I believe that since this term is specifically talking about a name, it is probably going to only be expressed as a dwc: term and not have a dwciri: analog. We avoided going down the road of trying to create dwciri: analogs for Taxon class terms under the assumption that a TCS revision would take care of an RDF representation of "taxa" (whatever that means) at some point in the future (actually, now, since TCS IS under revision at the moment). But this is outside of my expertise, maybe @nielsklazenga can weigh in on this opinion.

nielsklazenga commented 3 years ago

@baskaufs, yes, that's right.

tucotuco commented 3 years ago

Since this proposal is dependent on the change to typeStatus proposed in Issue #328, and that issue was withdrawn from consideration for current public review, I am removing this issue as well.

timrobertson100 commented 1 year ago

Since this proposal is dependent on the change to typeStatus proposed

I'm not sure this is entirely true, is it? I understand the issue with altering the definition of typeStatus (even though I think reverting is the most sensible thing to do) but I sense there is a desire to have typifiedName in its own right. We might also consider that even if the name is encoded in typeStatus as is currently recommended, we have the precedent in DwC to have an additional field since e.g. specificEpithet exists when scientificName could arguably suffice.

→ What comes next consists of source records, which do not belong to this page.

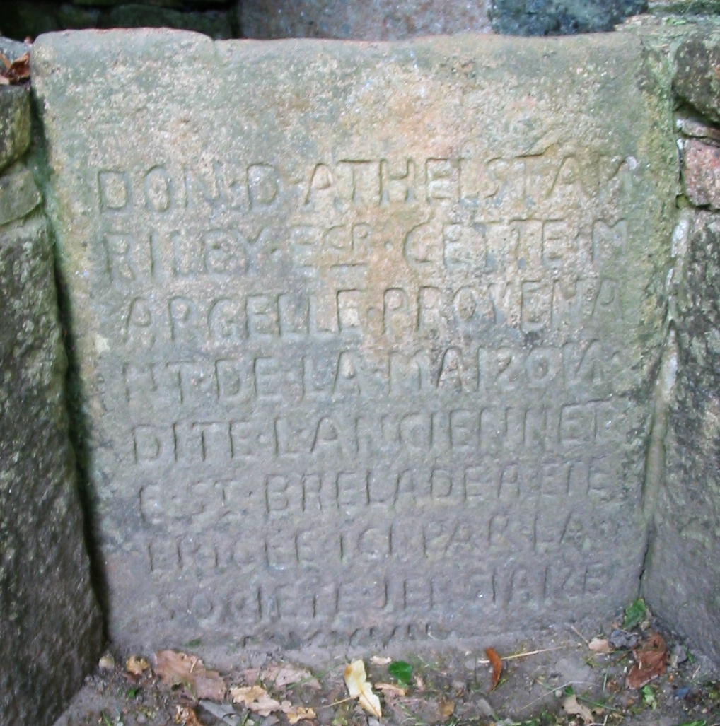 Nrf: Pits à La Hougue Bie, Jèrri
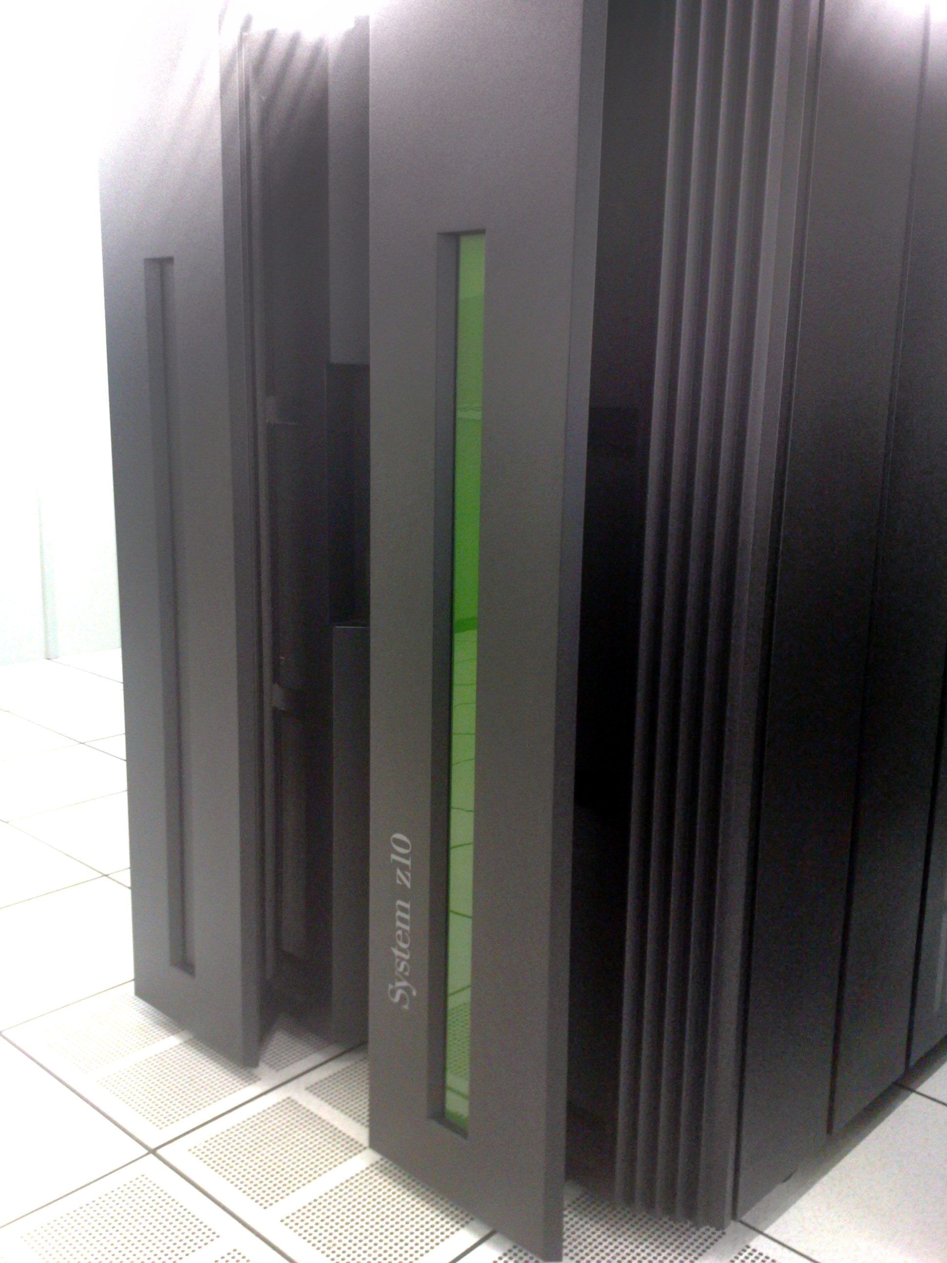 IBM Z10. Gigante mesmo.
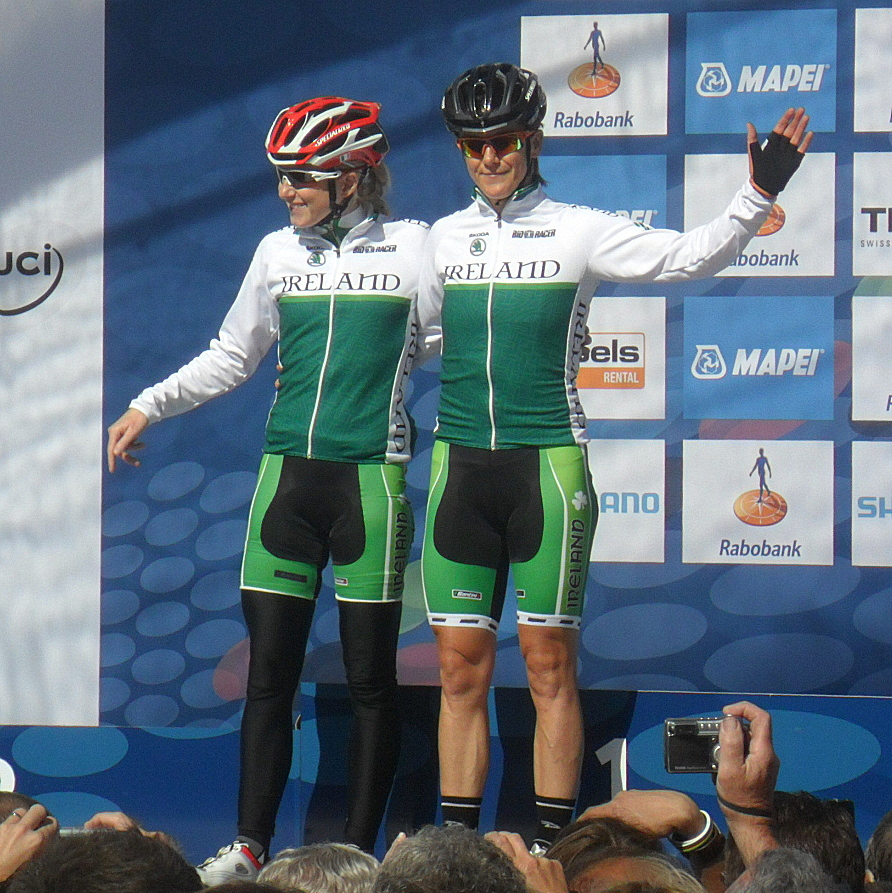 Ploegenpresentatie Ierland voor de start van het Wereldkampioenschap 2012 in Valkenburg, Nederland.

As per this GBIF issue ABCD has this term, and GBIF already extracts and creates it in a GBIF namespace for downloads and view. It would be better if the publisher could simply declare it and GBIF was using DwC terms for the search (e.g. /occurrence/search?typifiedName=...) and download representations.

tucotuco commented 1 year ago

The dependency on typeStatus is based on this comment.

tucotuco commented 1 year ago

It would be great to get clarification on whether there is any dependency on issue #328, which remains controversial. In any case, this term can be included in the next Darwin Core public review.

nielsklazenga commented 1 year ago

I am still very much in favour of having this property.

In TCS 2, we define a NomenclaturalType class that can also be used as object with dwciri:typeStatus. I think it would be good to have dwc: analogues for tcs:typifiedName and tcs:typeOfType (the other properties are probably not as relevant when dealing with specimen data), but it might be best to wait until TCS 2 has been ratified. I hope this can be before the end of the year.

I propose to close #328 (which I opened).

tucotuco commented 1 year ago

Controversial status eliminated. Recommendation to create Task Group removed. This will be included in the next round of public review. Thanks @nielsklazenga.

ArthurChapman commented 2 months ago

From the TDWG Biodiversity Data Quality Interest Group - we strongly support this proposal.

In trying to run our Data Quality Tests (specifically https://github.com/tdwg/bdq/issues/285 and https://github.com/tdwg/bdq/issues/286) we are testing against "Darwin Core typeStatus" {[https://dwc.tdwg.org/list/#dwc_typeStatus]} {dwc:typeStatus vocabulary API [https://gbif.github.io/parsers/apidocs/org/gbif/api/vocabulary/TypeStatus.html]} vocabularies which only have the first part of the dwc:typeStatus data.

We are looking at using pipes (|) to test against just the first part of the data in the DwC term, but it makes sense to have separate terms as suggested by @mdoering - i.e. dwc:typeStatus and dwc:typifiedName (or equivalent - something like dwc:typeStatusCitation)

I am sure that many databases only use the first part of the DwC term - i.e. the Type of Type - and I can see many cases where this would be valuable in both collection management and database maintenance.

Until such a change is implemented by Darwin Core, we will have no option but to attempt to separate the information using pipes for our tests.